Your copy should repeat each record exactly and contain none of the pictures.

(EXCERPTED RECORDS)

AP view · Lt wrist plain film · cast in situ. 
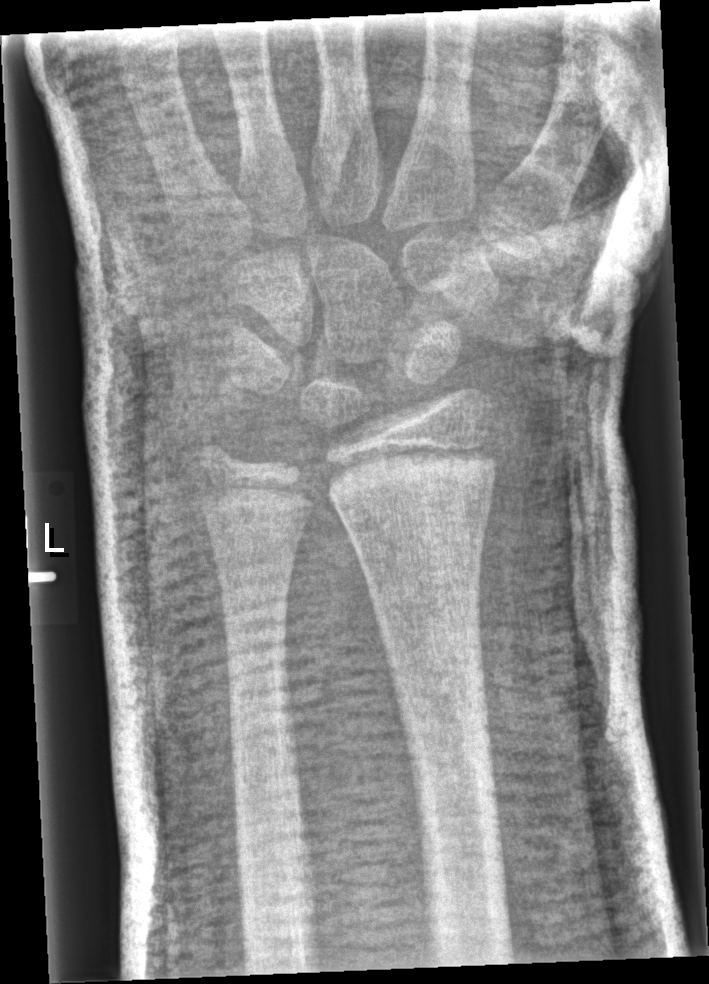 FINDINGS: AO/OTA classification: 23r-E/1. Fx present but not clearly seen in this view.
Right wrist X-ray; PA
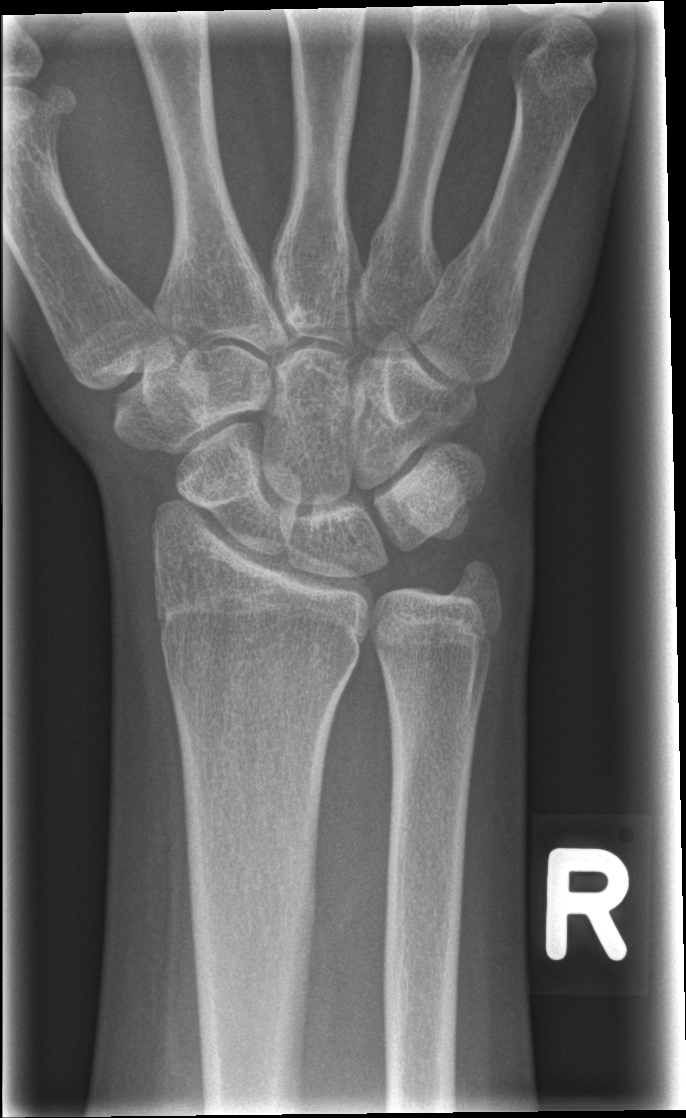

Bone fracture = none labeled
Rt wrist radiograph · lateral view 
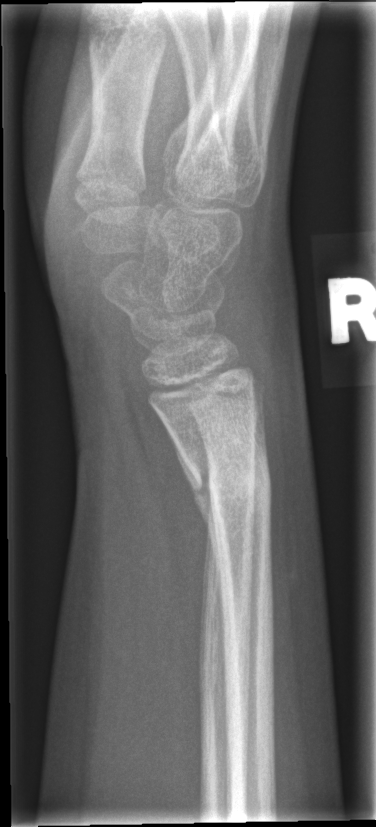

Boxes as x1,y1,x2,y2 (top-left / bottom-right, pixel units). Periosteal reaction identified at (169, 432, 223, 610). Bone fracture — (172, 431, 276, 531). Osteopenia.
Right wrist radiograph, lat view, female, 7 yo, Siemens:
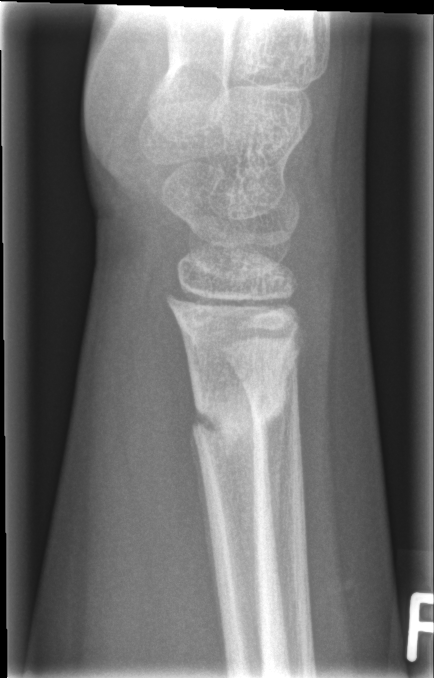 FINDINGS — One fracture at 186,374,289,450. AO/OTA classification: 23r-M/2.1. Two periosteal thickening at 188,426,225,643 | 263,399,287,575. Osteopenia.
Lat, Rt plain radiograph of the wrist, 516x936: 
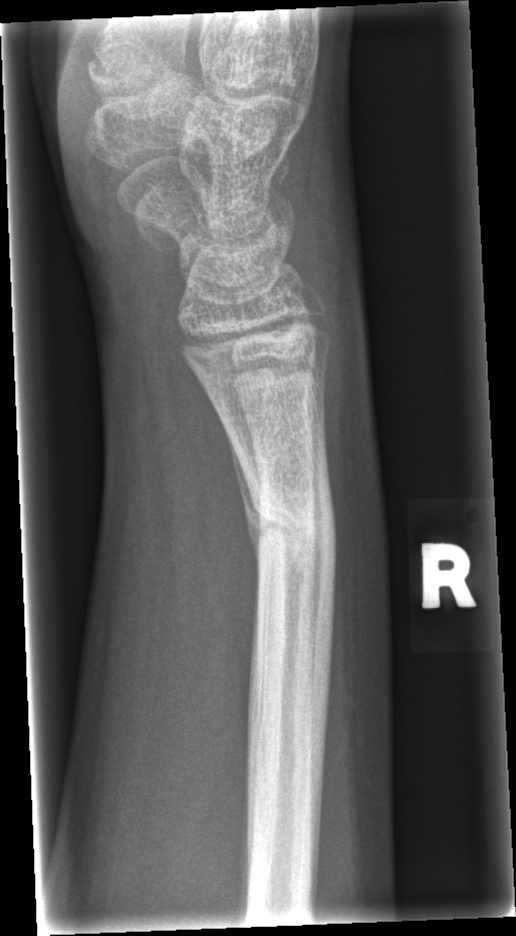 AO classification: 23r-M/3.1; 23u-M/2.1
Bone fracture: 1 @ <245,479>-<339,573>
Periosteal new bone: <229,435>-<263,571>
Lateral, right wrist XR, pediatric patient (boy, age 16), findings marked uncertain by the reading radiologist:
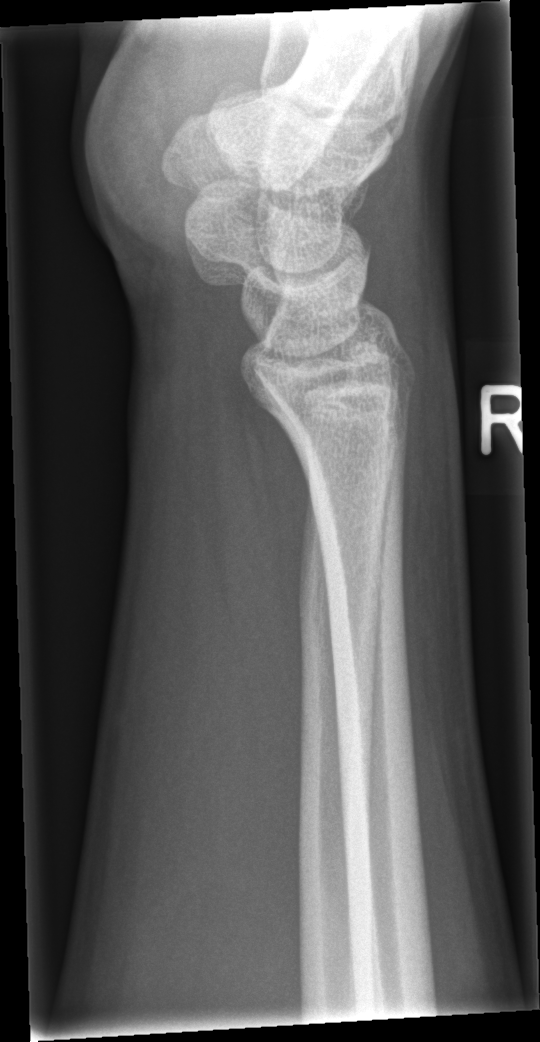
Fracture: none labeled.
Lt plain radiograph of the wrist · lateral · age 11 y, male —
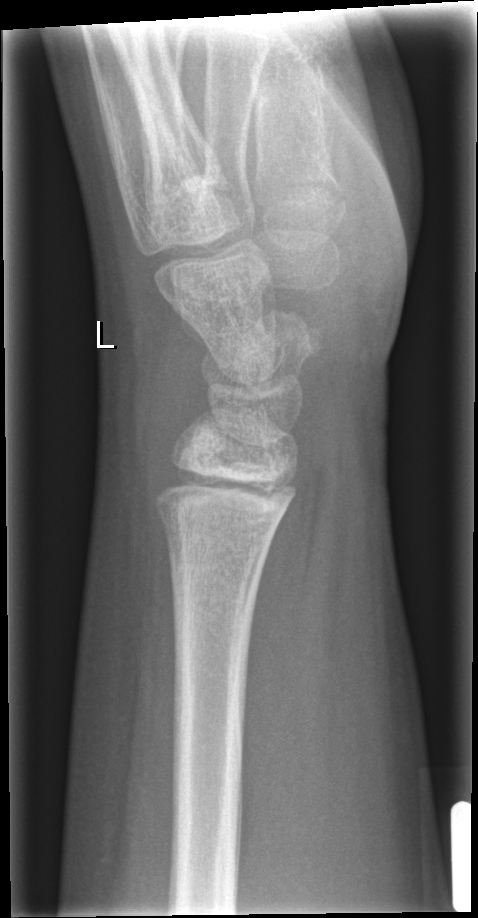

{"fracture": "[150, 463, 302, 541]"}
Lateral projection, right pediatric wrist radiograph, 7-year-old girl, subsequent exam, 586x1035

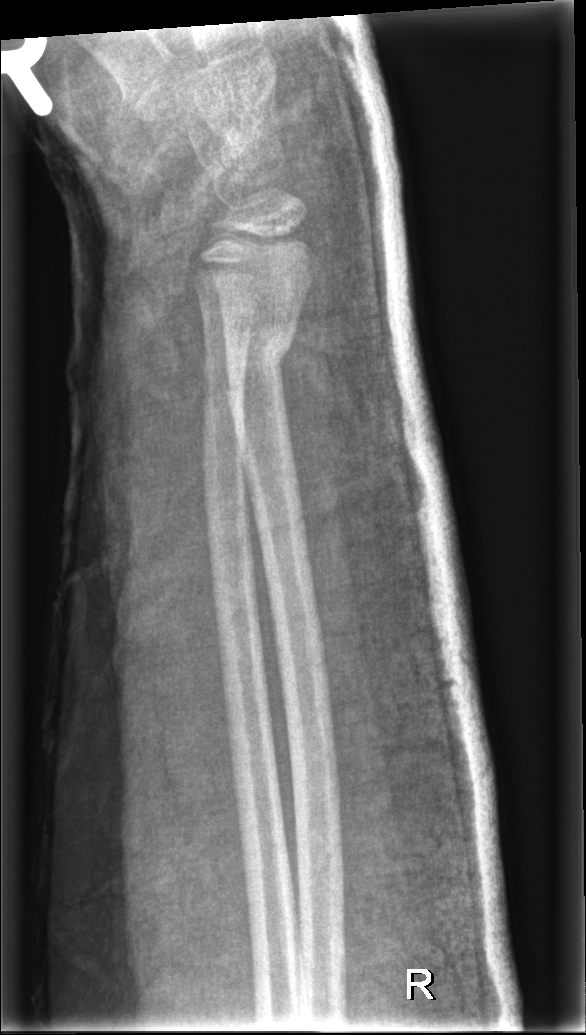
- Fracture classified AO/OTA 23r-M/3.1; 23u-M/2.1.
- Fracture identified at (222, 319, 297, 404).

(End EXCERPTED RECORDS)

> TASK OUTPUT:
AP view · Lt wrist plain film · cast in situ. 
 FINDINGS: AO/OTA classification: 23r-E/1. Fx present but not clearly seen in this view.
Right wrist X-ray; PA

Bone fracture = none labeled
Rt wrist radiograph · lateral view 

Boxes as x1,y1,x2,y2 (top-left / bottom-right, pixel units). Periosteal reaction identified at (169, 432, 223, 610). Bone fracture — (172, 431, 276, 531). Osteopenia.
Right wrist radiograph, lat view, female, 7 yo, Siemens:
 FINDINGS — One fracture at 186,374,289,450. AO/OTA classification: 23r-M/2.1. Two periosteal thickening at 188,426,225,643 | 263,399,287,575. Osteopenia.
Lat, Rt plain radiograph of the wrist, 516x936: 
 AO classification: 23r-M/3.1; 23u-M/2.1
Bone fracture: 1 @ <245,479>-<339,573>
Periosteal new bone: <229,435>-<263,571>
Lateral, right wrist XR, pediatric patient (boy, age 16), findings marked uncertain by the reading radiologist:
Fracture: none labeled.
Lt plain radiograph of the wrist · lateral · age 11 y, male —

{"fracture": "[150, 463, 302, 541]"}
Lateral projection, right pediatric wrist radiograph, 7-year-old girl, subsequent exam, 586x1035

- Fracture classified AO/OTA 23r-M/3.1; 23u-M/2.1.
- Fracture identified at (222, 319, 297, 404).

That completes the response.